> [Dataset excerpt]
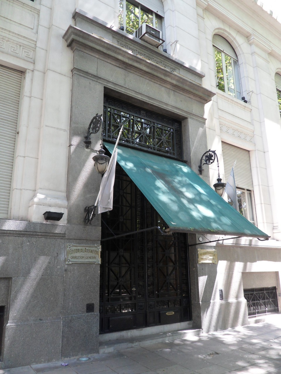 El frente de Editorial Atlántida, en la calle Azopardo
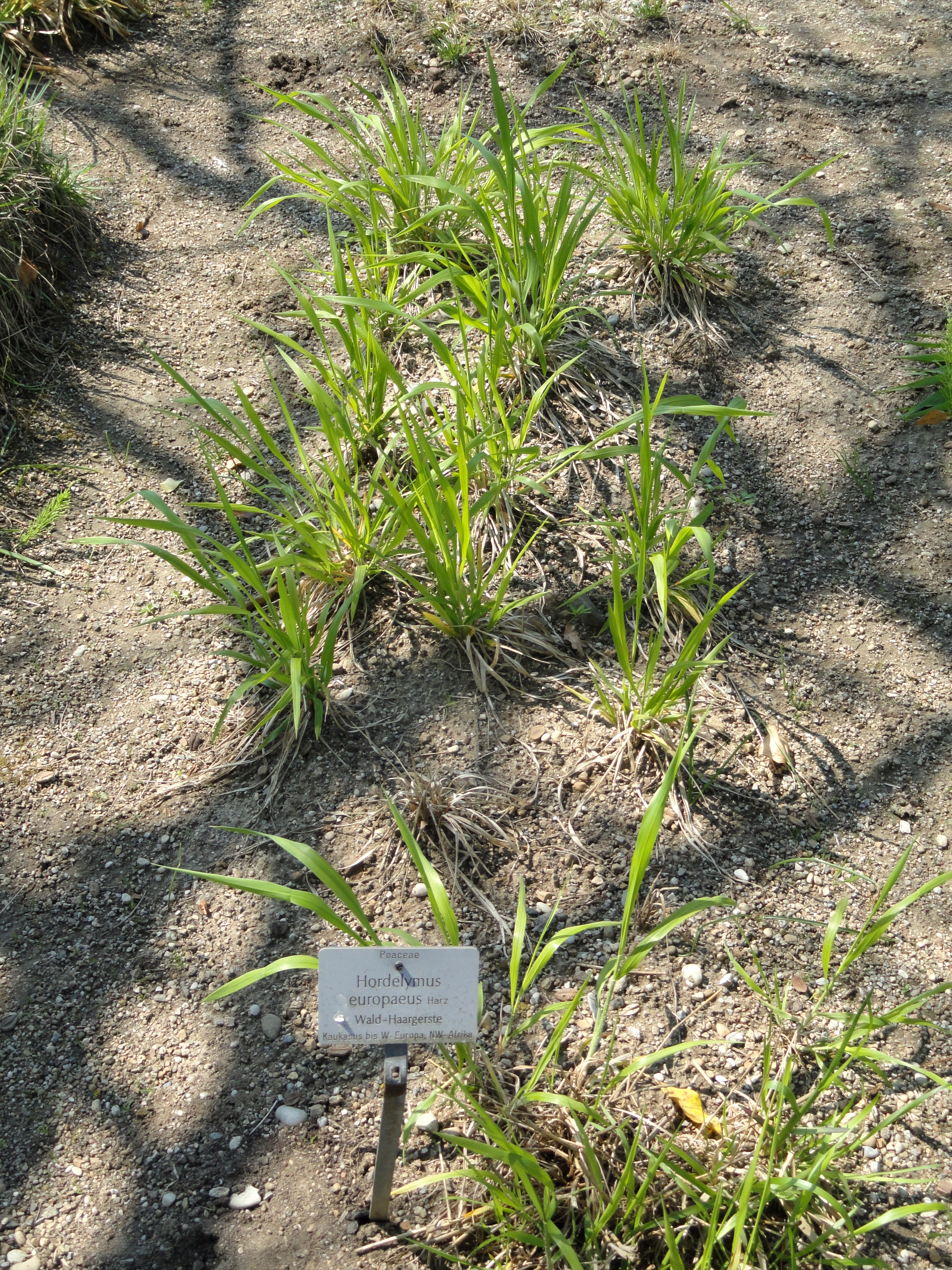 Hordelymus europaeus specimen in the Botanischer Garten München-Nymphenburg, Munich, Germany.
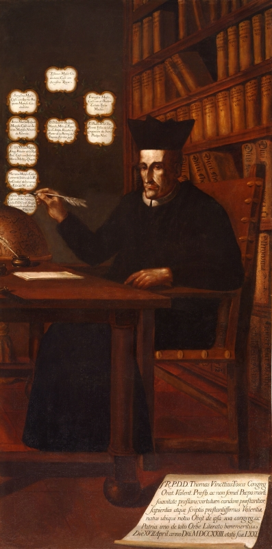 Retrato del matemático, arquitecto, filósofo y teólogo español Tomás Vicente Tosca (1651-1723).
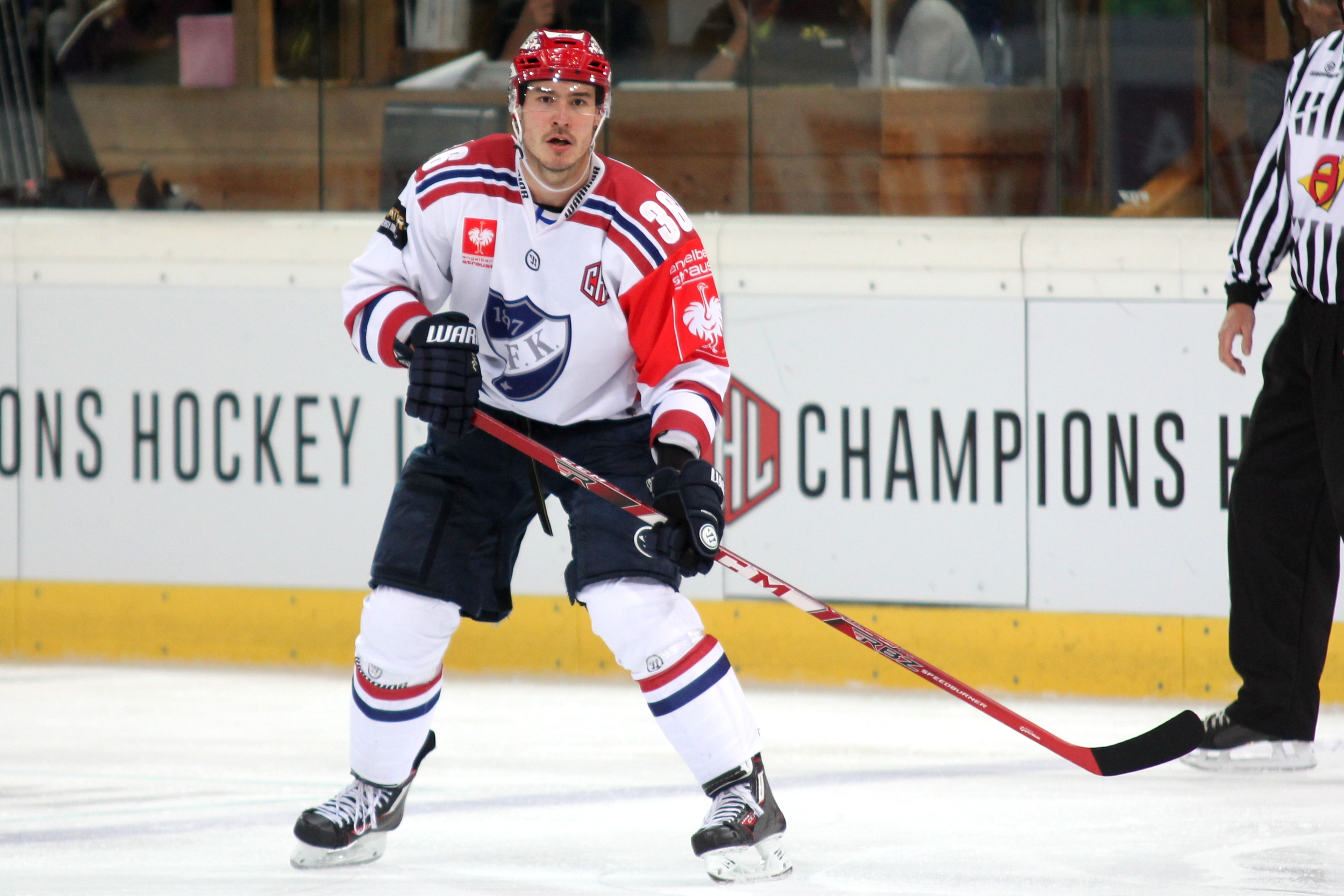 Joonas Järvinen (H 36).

> [Your goal]
When you return the listing, keep it exact and omit any pictures it holds.

> [Answer below]
 El frente de Editorial Atlántida, en la calle Azopardo
 Hordelymus europaeus specimen in the Botanischer Garten München-Nymphenburg, Munich, Germany.
 Retrato del matemático, arquitecto, filósofo y teólogo español Tomás Vicente Tosca (1651-1723).
 Joonas Järvinen (H 36).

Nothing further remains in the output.